Seaoftroubles · 10/07/2021 10:21

He's doing it because he can. Probably loves the idea of 'punishing' you by withdrawing his attention. You are still attracted to him, and he knows it so this control is an ego stroke for him. l'm betting he will get back in touch again at some point, this type usually do.

YarnOver · 10/07/2021 10:52

OP is being really needs though, in desperately wanting friendship from someone who is really not so nice to her. So he's probably latching onto that neediness which is making it worse. He knows how desperate you are OP and he is playing to that

youvegottenminuteslynn · 10/07/2021 11:34

This is going to sound harsh but it sounds like he just doesn't like you so doesn't want you in his life.

He cheated on you, treated you like shit, ignores you and now deleted you. Those are the actions of someone who isn't bothered about the other persons feelings at all.

He doesn't like you so he doesn't want to be friends.

It makes perfect sense, it just hurts so you're looking for an alternative reason.

But by not accepting that he doesn't like you so doesn't want you in his life, you're wasting time thinking about someone not worth thinking about.

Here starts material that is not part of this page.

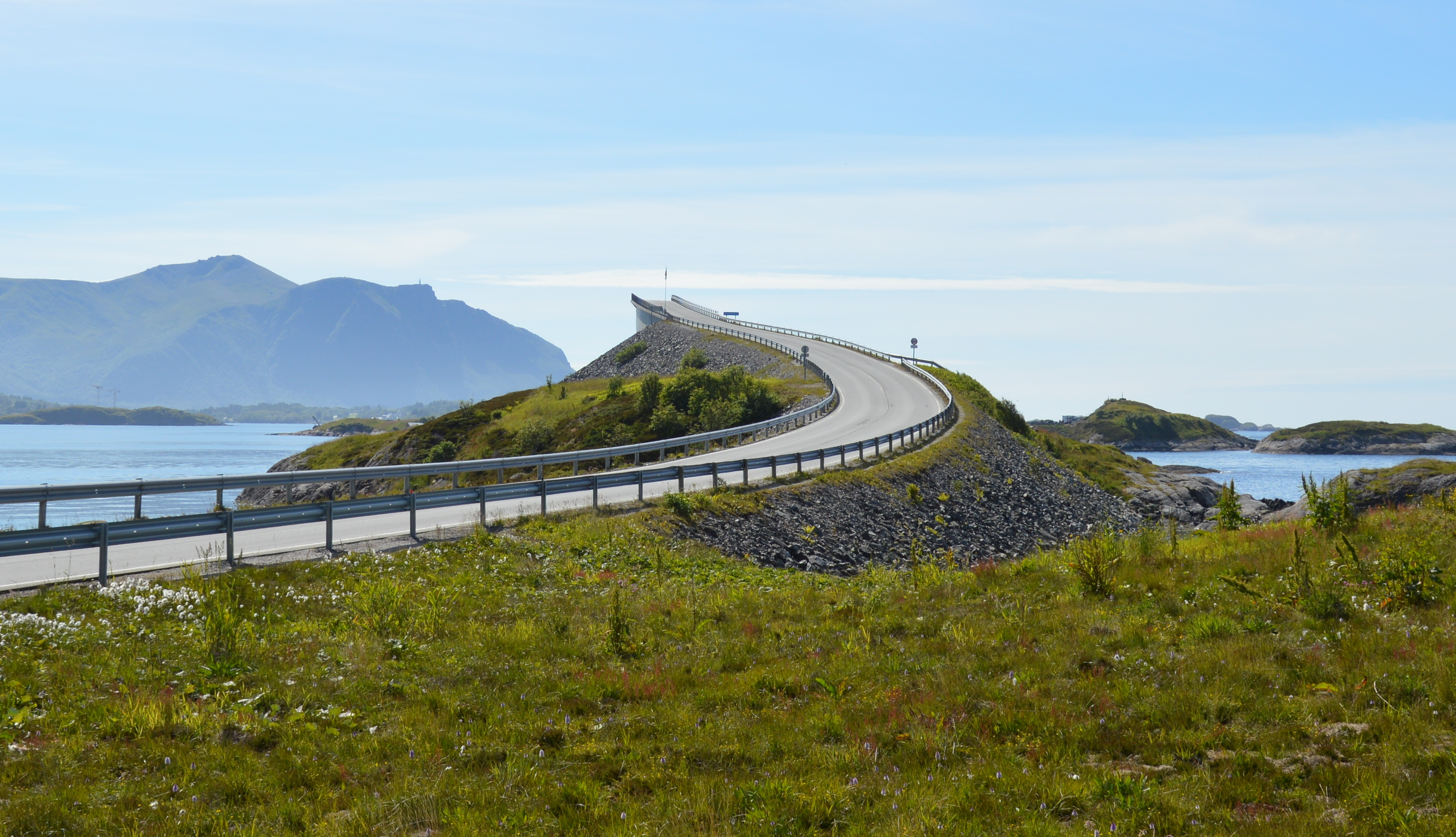 Storseisundbrua

Maybe he thought he wanted to be friends, then realised he didn't enjoy your time together that much without the sex or he could tell you were still into him, either of which could make him not want to hang out with you even as friends.

Can you see that? Onwards and upwards, time to move on from thinking about him.

layladomino · 10/07/2021 19:27

You have to ask yourself why it matters so much. Anyone can choose not to be your friend. I can understand it can hurt - say if it's a friendship of many years, lots of history, and they just drop you without warning. But this isn't that - it's a failed romance. Most failed romances don't end in friendship. You both just move on.

It reads as though you still hold a torch. He's certainly taking up far too much of your headspace. Either intentionally (because he's a controlling idiot who is messing with your head on purpose) or unintentionally (because he doesn't consider you a friend). Either way - move on.